Prepare uma cultura durante a noite inoculando 100 mililitros de meio artificial de água do mar com uma única colônia da placa. Em seguida, incube a cultura a 24 a 30 graus Celsius e 120 RPM durante a noite. No dia seguinte, inocule 800 mililitros de meio artificial de água do mar com 8 mililitros de cultura durante a noite.
Incube as células bacterianas a 24 a 30 graus Celsius e 120 RPM e observe as células até que comecem a brilhar. Risque a cepa bacteriana bioluminescente desejada ou a cepa de E.coli modificada em uma placa de ágar e incube a cultura a 28 graus Celsius durante a noite. Inocule 3 mililitros de meio com uma única colônia da placa noturna e incube as células a 28 graus Celsius e 180 RPM por aproximadamente uma a duas horas.
Meça a densidade celular de uma diluição de um a dez da cultura líquida a 650 nanômetros. Em seguida, calcule a proporção e o volume de um mililitro de cultura com um OD650 de 0,05. Pipetar o volume calculado de cultura e meio para uma placa de parede preta de 24 poços com fundo de vidro.
Para garantir que o vetor pET28a contendo todo o operon lux não se perca, e isso é expresso na cepa E.coli modificada, adicione um microlitro de canamicina e um microlitro de IPTG às amostras. Em seguida, coloque uma tampa na placa, para evitar a evaporação durante as medições. Por fim, use um leitor de placas ajustado para 28 graus Celsius e um script encontrado no protocolo de texto, para fazer medições de absorbância e bioluminescência a cada 10 minutos, com agitação entre os pontos de dados.

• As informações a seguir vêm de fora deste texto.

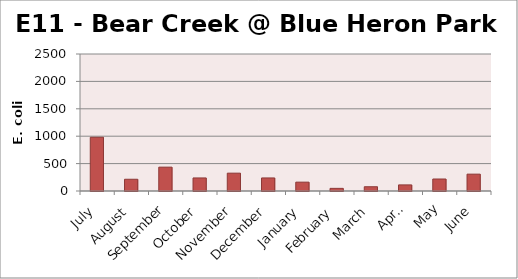
| Category | E. coli MPN |
|---|---|
| July | 980.4 |
| August | 214.2 |
| September | 435.2 |
| October | 238.2 |
| November | 325.5 |
| December | 238.2 |
| January | 161.6 |
| February | 48.1 |
| March | 77.6 |
| April | 111.2 |
| May | 218.7 |
| June | 307.6 |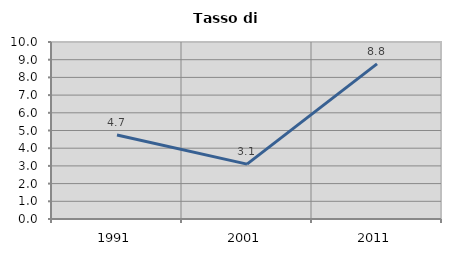
| Category | Tasso di disoccupazione   |
|---|---|
| 1991.0 | 4.744 |
| 2001.0 | 3.101 |
| 2011.0 | 8.764 |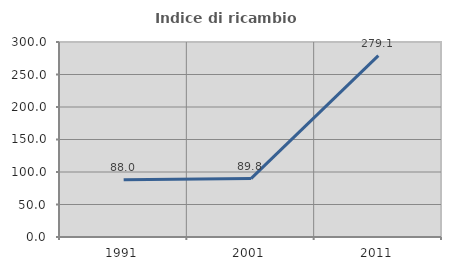
| Category | Indice di ricambio occupazionale  |
|---|---|
| 1991.0 | 87.958 |
| 2001.0 | 89.831 |
| 2011.0 | 279.121 |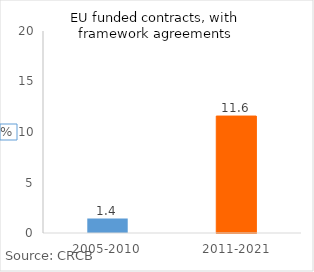
| Category | mgts_plus, with framework agreements, % |
|---|---|
| 2005-2010 | 1.425 |
| 2011-2021 | 11.579 |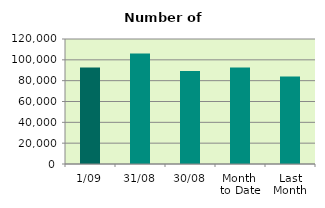
| Category | Series 0 |
|---|---|
| 1/09 | 92598 |
| 31/08 | 106128 |
| 30/08 | 89354 |
| Month 
to Date | 92598 |
| Last
Month | 83988.522 |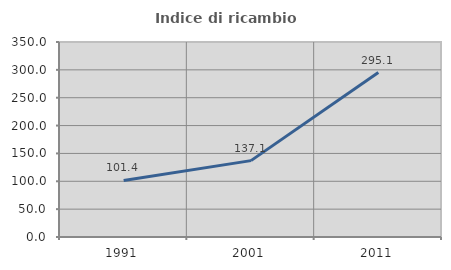
| Category | Indice di ricambio occupazionale  |
|---|---|
| 1991.0 | 101.446 |
| 2001.0 | 137.072 |
| 2011.0 | 295.146 |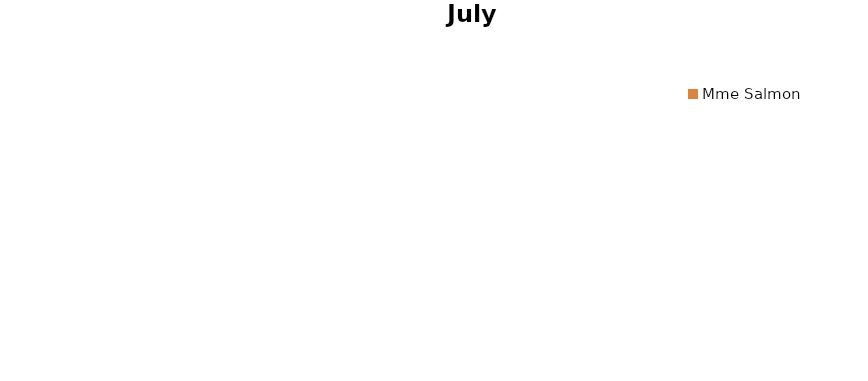
| Category | juillet 2013 |
|---|---|
| Mme D'Harcourt | 0 |
| Mme Bertrand | 0 |
| Mlle Vanthomme | 0 |
| Mme Tercinier | 0 |
| Mme De Vilelle | 0 |
| Mme Salmon | 0 |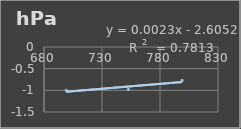
| Category | Presión Atmosférica |
|---|---|
| 699.1 | -1 |
| 752.7 | -0.98 |
| 799.1 | -0.77 |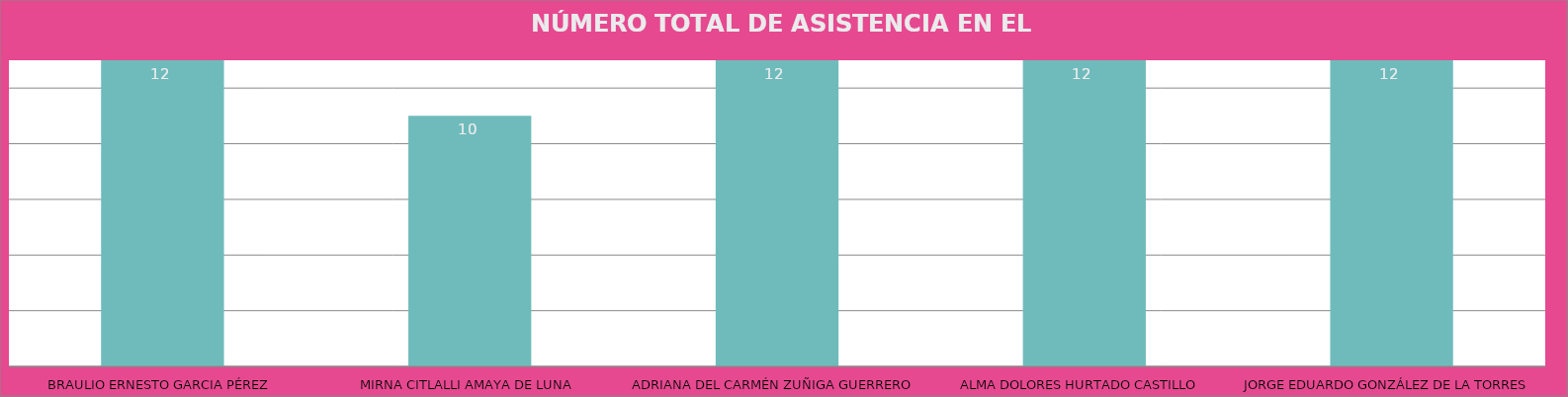
| Category | BRAULIO ERNESTO GARCIA PÉREZ |
|---|---|
| BRAULIO ERNESTO GARCIA PÉREZ | 12 |
| MIRNA CITLALLI AMAYA DE LUNA | 10 |
| ADRIANA DEL CARMÉN ZUÑIGA GUERRERO | 12 |
| ALMA DOLORES HURTADO CASTILLO | 12 |
| JORGE EDUARDO GONZÁLEZ DE LA TORRES | 12 |

Esta figura compara as medições OD650 de células E.coli BL21, células BL21 contendo um vetor pET28a vazio e células BL21 contendo um vetor pET28a com a inserção do operon lux-rib, mas sem indução. Todas as três medições de referência para emissão de luz mostram uma curva de crescimento sigmoidal com fases de crescimento lag, exponencial e estacionária, mas sem emissão de luz, exceto para a última amostra, que mostra emissão de luz após 300 minutos, devido ao vazamento do promotor T7. Aqui, as curvas de crescimento e intensidades de luz do operon lux expressas em E.coli e a cepa bacteriana bioluminescente, fotobactéria mandapamensis 27561, foram comparadas a 28 graus Celsius em LB, ou meio artificial de água do mar.

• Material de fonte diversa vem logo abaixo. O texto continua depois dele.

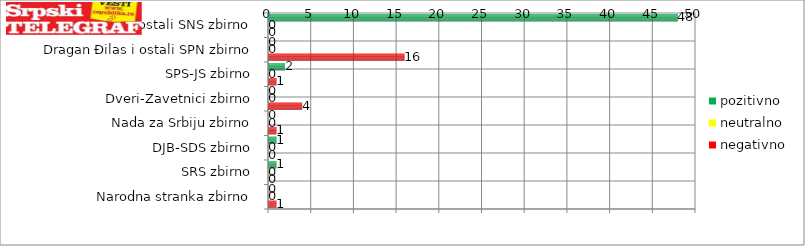
| Category | pozitivno | neutralno | negativno |
|---|---|---|---|
| Aleksandar Vučić i ostali SNS zbirno | 48 | 0 | 0 |
| Dragan Đilas i ostali SPN zbirno | 0 | 0 | 16 |
| SPS-JS zbirno | 2 | 0 | 1 |
| Dveri-Zavetnici zbirno | 0 | 0 | 4 |
| Nada za Srbiju zbirno | 0 | 0 | 1 |
| DJB-SDS zbirno | 1 | 0 | 0 |
| SRS zbirno | 1 | 0 | 0 |
| Narodna stranka zbirno | 0 | 0 | 1 |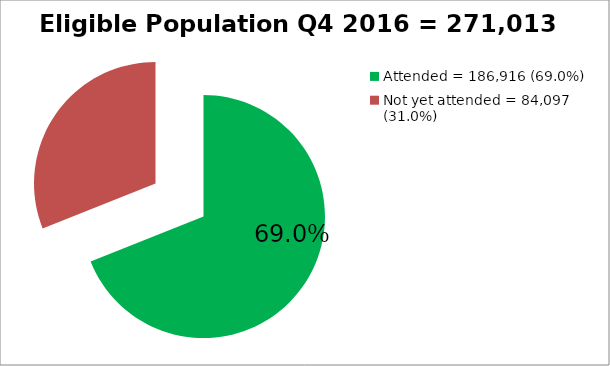
| Category | Eligible Population Q4 2016= 271,013 |
|---|---|
| Attended = 186,916 (69.0%) | 186916 |
| Not yet attended = 84,097 (31.0%)  | 84097 |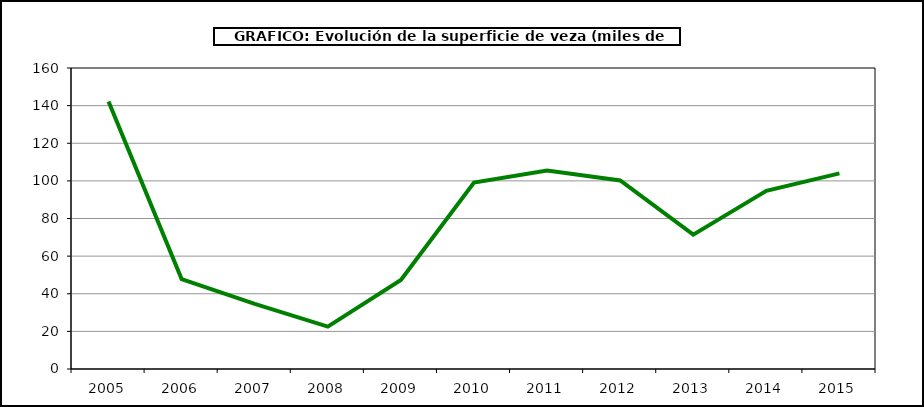
| Category | Superficie |
|---|---|
| 2005.0 | 142.14 |
| 2006.0 | 47.791 |
| 2007.0 | 34.592 |
| 2008.0 | 22.52 |
| 2009.0 | 47.3 |
| 2010.0 | 99.058 |
| 2011.0 | 105.49 |
| 2012.0 | 100.2 |
| 2013.0 | 71.44 |
| 2014.0 | 94.69 |
| 2015.0 | 103.977 |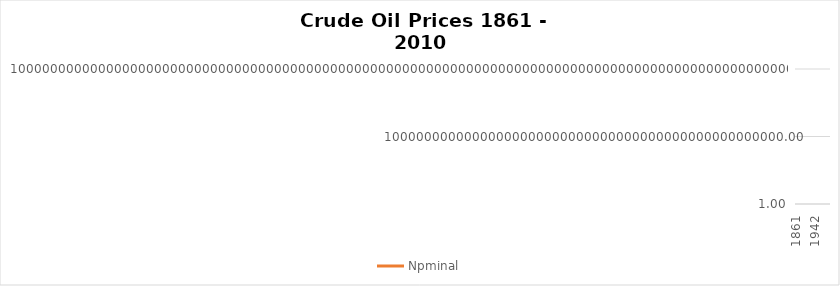
| Category | Npminal |
|---|---|
| 1861.0 | 0.49 |
| 1862.0 | 1.05 |
| 1863.0 | 3.15 |
| 1864.0 | 8.06 |
| 1865.0 | 6.59 |
| 1866.0 | 3.74 |
| 1867.0 | 2.41 |
| 1868.0 | 3.63 |
| 1869.0 | 3.64 |
| 1870.0 | 3.86 |
| 1871.0 | 4.34 |
| 1872.0 | 3.64 |
| 1873.0 | 1.83 |
| 1874.0 | 1.17 |
| 1875.0 | 1.35 |
| 1876.0 | 2.56 |
| 1877.0 | 2.42 |
| 1878.0 | 1.19 |
| 1879.0 | 0.86 |
| 1880.0 | 0.95 |
| 1881.0 | 0.86 |
| 1882.0 | 0.78 |
| 1883.0 | 1 |
| 1884.0 | 0.84 |
| 1885.0 | 0.88 |
| 1886.0 | 0.71 |
| 1887.0 | 0.67 |
| 1888.0 | 0.88 |
| 1889.0 | 0.94 |
| 1890.0 | 0.87 |
| 1891.0 | 0.67 |
| 1892.0 | 0.56 |
| 1893.0 | 0.64 |
| 1894.0 | 0.84 |
| 1895.0 | 1.36 |
| 1896.0 | 1.18 |
| 1897.0 | 0.79 |
| 1898.0 | 0.91 |
| 1899.0 | 1.29 |
| 1900.0 | 1.19 |
| 1901.0 | 0.96 |
| 1902.0 | 0.8 |
| 1903.0 | 0.94 |
| 1904.0 | 0.86 |
| 1905.0 | 0.62 |
| 1906.0 | 0.73 |
| 1907.0 | 0.72 |
| 1908.0 | 0.72 |
| 1909.0 | 0.7 |
| 1910.0 | 0.61 |
| 1911.0 | 0.61 |
| 1912.0 | 0.74 |
| 1913.0 | 0.95 |
| 1914.0 | 0.81 |
| 1915.0 | 0.64 |
| 1916.0 | 1.1 |
| 1917.0 | 1.56 |
| 1918.0 | 1.98 |
| 1919.0 | 2.01 |
| 1920.0 | 3.07 |
| 1921.0 | 1.73 |
| 1922.0 | 1.61 |
| 1923.0 | 1.34 |
| 1924.0 | 1.43 |
| 1925.0 | 1.68 |
| 1926.0 | 1.88 |
| 1927.0 | 1.3 |
| 1928.0 | 1.17 |
| 1929.0 | 1.27 |
| 1930.0 | 1.19 |
| 1931.0 | 0.65 |
| 1932.0 | 0.87 |
| 1933.0 | 0.67 |
| 1934.0 | 1 |
| 1935.0 | 0.97 |
| 1936.0 | 1.09 |
| 1937.0 | 1.18 |
| 1938.0 | 1.13 |
| 1939.0 | 1.02 |
| 1940.0 | 1.02 |
| 1941.0 | 1.14 |
| 1942.0 | 1.19 |
| 1943.0 | 1.2 |
| 1944.0 | 1.21 |
| 1945.0 | 1.05 |
| 1946.0 | 1.12 |
| 1947.0 | 1.9 |
| 1948.0 | 1.99 |
| 1949.0 | 1.78 |
| 1950.0 | 1.71 |
| 1951.0 | 1.71 |
| 1952.0 | 1.71 |
| 1953.0 | 1.93 |
| 1954.0 | 1.93 |
| 1955.0 | 1.93 |
| 1956.0 | 1.93 |
| 1957.0 | 1.9 |
| 1958.0 | 2.08 |
| 1959.0 | 2.08 |
| 1960.0 | 1.9 |
| 1961.0 | 1.8 |
| 1962.0 | 1.8 |
| 1963.0 | 1.8 |
| 1964.0 | 1.8 |
| 1965.0 | 1.8 |
| 1966.0 | 1.8 |
| 1967.0 | 1.8 |
| 1968.0 | 1.8 |
| 1969.0 | 1.8 |
| 1970.0 | 1.8 |
| 1971.0 | 2.24 |
| 1972.0 | 2.48 |
| 1973.0 | 3.29 |
| 1974.0 | 11.58 |
| 1975.0 | 11.53 |
| 1976.0 | 12.8 |
| 1977.0 | 13.92 |
| 1978.0 | 14.02 |
| 1979.0 | 31.61 |
| 1980.0 | 36.83 |
| 1981.0 | 35.93 |
| 1982.0 | 32.97 |
| 1983.0 | 29.55 |
| 1984.0 | 28.78 |
| 1985.0 | 27.56 |
| 1986.0 | 14.43 |
| 1987.0 | 18.44 |
| 1988.0 | 14.92 |
| 1989.0 | 18.23 |
| 1990.0 | 23.73 |
| 1991.0 | 20 |
| 1992.0 | 19.32 |
| 1993.0 | 16.97 |
| 1994.0 | 15.82 |
| 1995.0 | 17.02 |
| 1996.0 | 20.67 |
| 1997.0 | 19.09 |
| 1998.0 | 12.72 |
| 1999.0 | 17.97 |
| 2000.0 | 28.5 |
| 2001.0 | 24.44 |
| 2002.0 | 25.02 |
| 2003.0 | 28.83 |
| 2004.0 | 38.27 |
| 2005.0 | 54.52 |
| 2006.0 | 65.14 |
| 2007.0 | 72.39 |
| 2008.0 | 97.26 |
| 2009.0 | 61.67 |
| 2010.0 | 79.5 |

A cepa E.coli modificada e P.mandapamensis crescem em meio artificial de água do mar, bem como em meio LB, e ambos apresentam emissão de luz. Mas no meio LB, P.Mandapamensis não emite luz alguma. Notavelmente, a cepa de E.coli modificada mostra uma intensidade de luz máxima mais alta do que as bactérias bioluminescentes.

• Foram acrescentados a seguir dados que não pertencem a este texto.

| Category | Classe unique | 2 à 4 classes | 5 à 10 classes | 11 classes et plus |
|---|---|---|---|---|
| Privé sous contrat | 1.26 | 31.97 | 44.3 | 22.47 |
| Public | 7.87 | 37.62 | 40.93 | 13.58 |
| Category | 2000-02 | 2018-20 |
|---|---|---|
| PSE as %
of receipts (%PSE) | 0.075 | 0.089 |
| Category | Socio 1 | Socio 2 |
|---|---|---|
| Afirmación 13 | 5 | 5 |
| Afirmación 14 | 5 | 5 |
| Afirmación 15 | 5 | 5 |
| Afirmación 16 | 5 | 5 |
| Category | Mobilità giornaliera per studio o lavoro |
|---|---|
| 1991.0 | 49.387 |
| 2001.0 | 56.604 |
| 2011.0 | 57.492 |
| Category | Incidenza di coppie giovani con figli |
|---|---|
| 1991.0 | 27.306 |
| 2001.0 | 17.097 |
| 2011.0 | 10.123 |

Neste experimento, a expressão gênica do operon lux-rib baseado em E.coli foi medida ao longo de 24 horas para analisar sua longevidade. A emissão de luz durou 19 horas e meia, muito mais do que as cepas bacterianas, onde foi observada uma diminuição gradual, resultando em emissão de luz muito baixa após 10 horas. Após seu desenvolvimento, essa técnica abriu caminho para pesquisadores no campo da bioluminescência explorarem operons lux em organismos modelo, como E.Coli.
Depois de assistir a este vídeo, você deve ter uma boa compreensão de como trabalhar com bactérias bioluminescentes.
Este artigo discute um método para investigar bactérias bioluminescentes, focando na regulação da produção de luz através da detecção de quorum e na caracterização de operons lux em um sistema artificial de E. coli.